• _TASK STATEMENT_: In the records below, find the line that contains "Torre de Macaca" and the line that contains "Immagine provenienti da". Set down exactly those lines and every line between them, and nothing more.

• _DATA TO EXAMINE_:
== == ==

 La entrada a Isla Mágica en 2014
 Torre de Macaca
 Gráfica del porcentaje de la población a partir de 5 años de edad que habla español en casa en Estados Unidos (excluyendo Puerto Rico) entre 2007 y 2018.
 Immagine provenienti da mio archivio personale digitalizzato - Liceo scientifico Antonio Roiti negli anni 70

== == ==

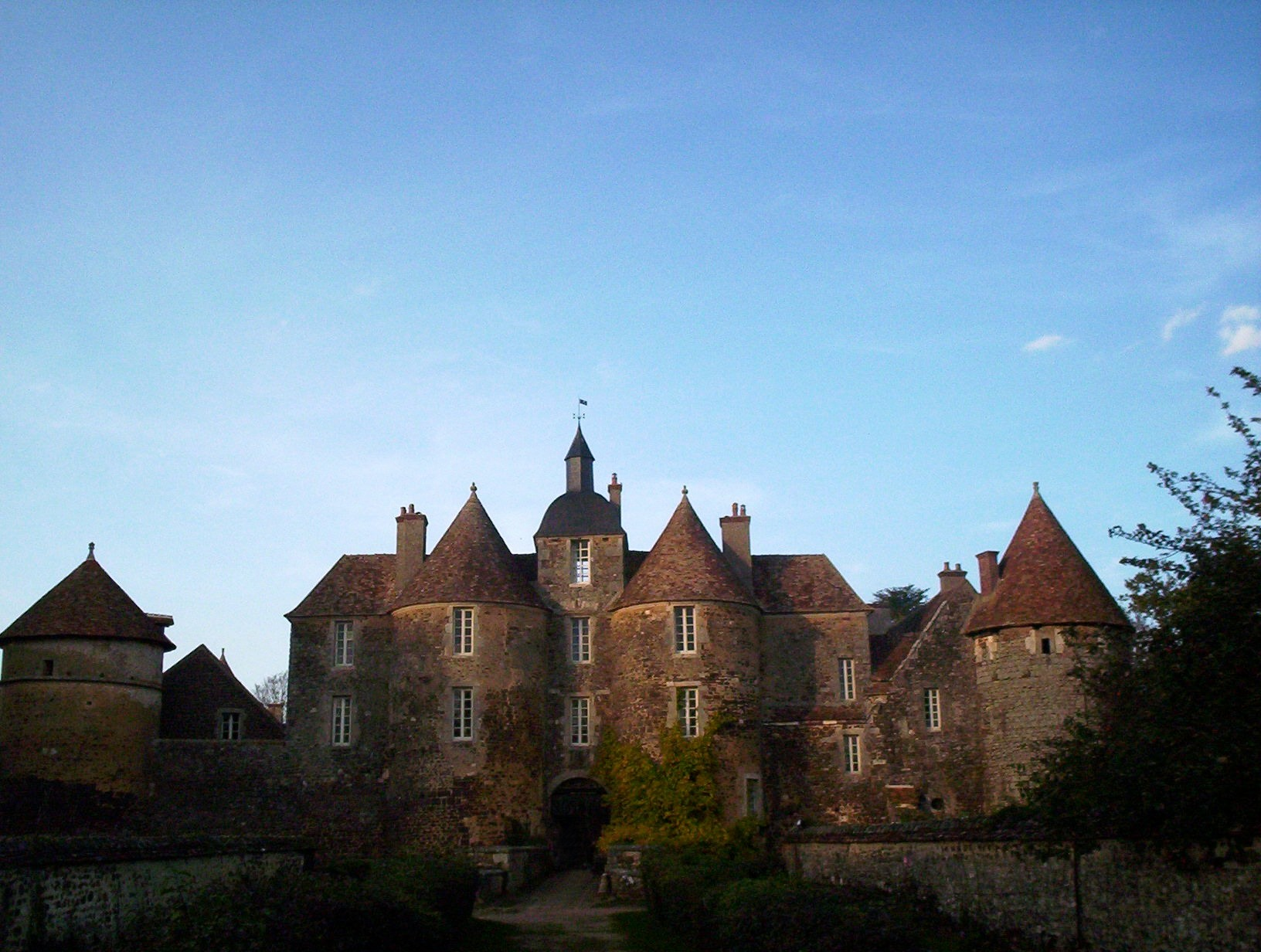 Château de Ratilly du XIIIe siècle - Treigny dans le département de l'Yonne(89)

== == ==

• _ANSWER FOR THE TASK_:
 Torre de Macaca
 Gráfica del porcentaje de la población a partir de 5 años de edad que habla español en casa en Estados Unidos (excluyendo Puerto Rico) entre 2007 y 2018.
 Immagine provenienti da mio archivio personale digitalizzato - Liceo scientifico Antonio Roiti negli anni 70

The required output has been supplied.